This paper addresses the optimization of the cooperative transmission channel capacity for a system consisting of $N_{T}$ ground satellite terminals and $N_{S}$ collocated satellites. Furthermore, we presume a regenerative payload for the satellites, and a communication link is established between each satellite, which could be realized, for example, by a high-bandwidth optical link. We proved that maximum MIMO spectral efficiency can be achieved by proper construction of the positions of each antenna on both sides, for satellite terminals and collocated satellites. We also verified that when multiple satellites are used, system capacity can be further improved.

The remainder of this paper is organized as follows. The system model and channel model are given in Section 2. In Section 3, we describe a capacity calculation and optimum capacity. The optimization criterion is detailed in Section 4, and the performance analysis is given in Section 5. We conclude the paper in Section 6.

The superscripts H stand for the Hermitian transpose. Upper and lower boldfaced letters are used for matrices and column vectors, respectively. Denote by $| x |$ the absolute value of a scalar x or cardinality of x if x is a set. I is the identity matrix of a certain size implicitly given by the context. We denote by $[w_{1}, w_{2}, \dots, w_{N}]$ the concatenation of N column vectors; $\log_{2}$ represents the binary logarithm.

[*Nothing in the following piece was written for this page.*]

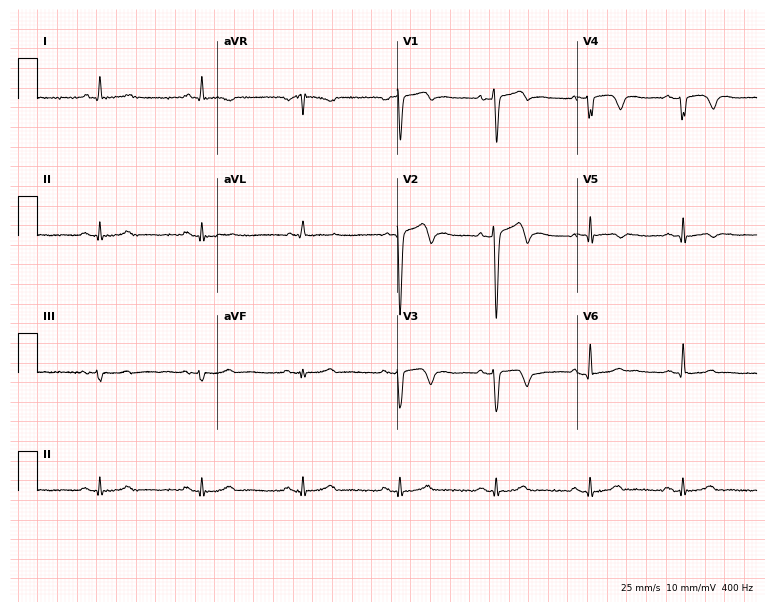
Standard 12-lead ECG recorded from a 60-year-old female (7.3-second recording at 400 Hz). None of these six findings is recorded: first-degree AV block, right bundle branch block, left bundle branch block, sinus bradycardia, atrial fibrillation, sinus tachycardia.
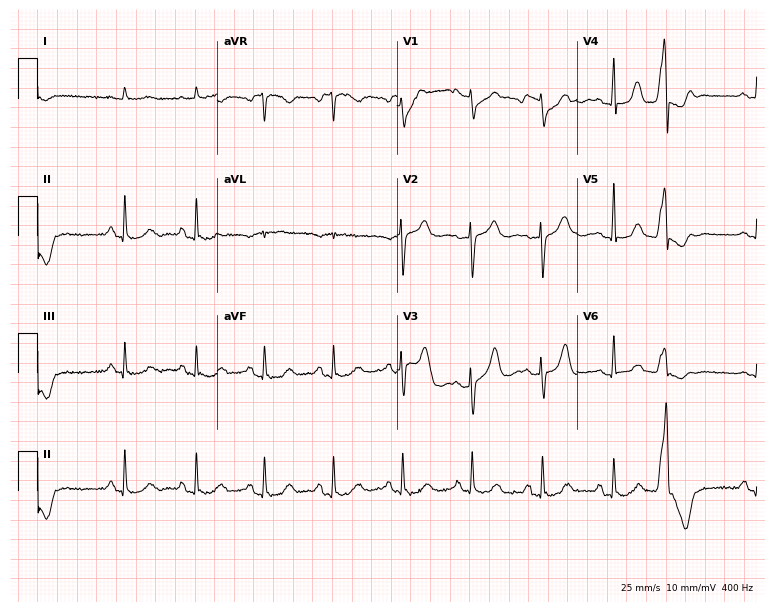
ECG — a man, 82 years old. Screened for six findings — first-degree AV block, right bundle branch block, left bundle branch block, sinus bradycardia, atrial fibrillation, sinus tachycardia — none is recorded. Only these six findings were labelled.

2. System and Channel Model

2.1. System Model

A scenario of cooperative collocated satellite system is given in Figure 1, where at least two satellites collocated in one GEO orbit window and multiple users within one spot beam. Here, we suppose that there are $N_{S}$ satellites collocated in the GEO orbit and $N_{T}$ satellite terminals within one spot beam, each of which is equipped with single antenna. Each satellite is able to generate multibeam. However, for satellite terminals within a spot beam, it can be equivalent to a satellite equipped with only one antenna. Since downlink is quite reasonable and straightforward for GEO satellites to broadcast, in this paper, we mainly focus on uplinks with multiple satellites.

Figure 1

System scenario.

The system model is given in Figure 2. As is shown in Figure 2, selected terminals within one beam transmit data to multiple satellites simultaneously with the same frequency and time slot. After receiving the uplink data, satellites forward them to a ground control station. When a satellite terminal has a request for transmitting, the control station allocate a specific frequency and time slot to multiple selected users (for the sake of simplicity, only two satellite terminals are considered for cooperation).

Figure 2

System model.

The system characteristics and parameters are given in Table 1. Where EIRP is the effective isotropic radiated power, $G - T$ is the logarithm ratio of figure of merit, B is the transmission bandwidth, and L is path loss, with carrier frequency $f = 18$ GHz. Using the parameters of Table 1, for the SNR at the satellite, we obtain

\begin{matrix} SNR = EIRP + (G - T) - L - K - B = 24 dB, \end{matrix}

(1)

where K and B are the logarithmic value of the Boltzmann constant and uplink bandwidth, respectively. It is assumed here that SNR is constant and identical for each pair of Tx-Rx antennae, and it includes all the gains of the link budget, except for the LOS path loss, which has been incorporated into the channel matrix.

Table 1

Parameters of satellite system.

Parameter	EIRP	$(G - T)$	B	L
Value	69.3 dBW	2.4 dBK	5 MHz	209.3 dB

2.2. Channel Model

The frequency selective MIMO satelite channel $H (f)$ consists of a LOS signal part $H_{LOS} (f)$ and a second part $H_{N LOS} (f)$ , which is formed by multipath signal. The channel model is described as [24]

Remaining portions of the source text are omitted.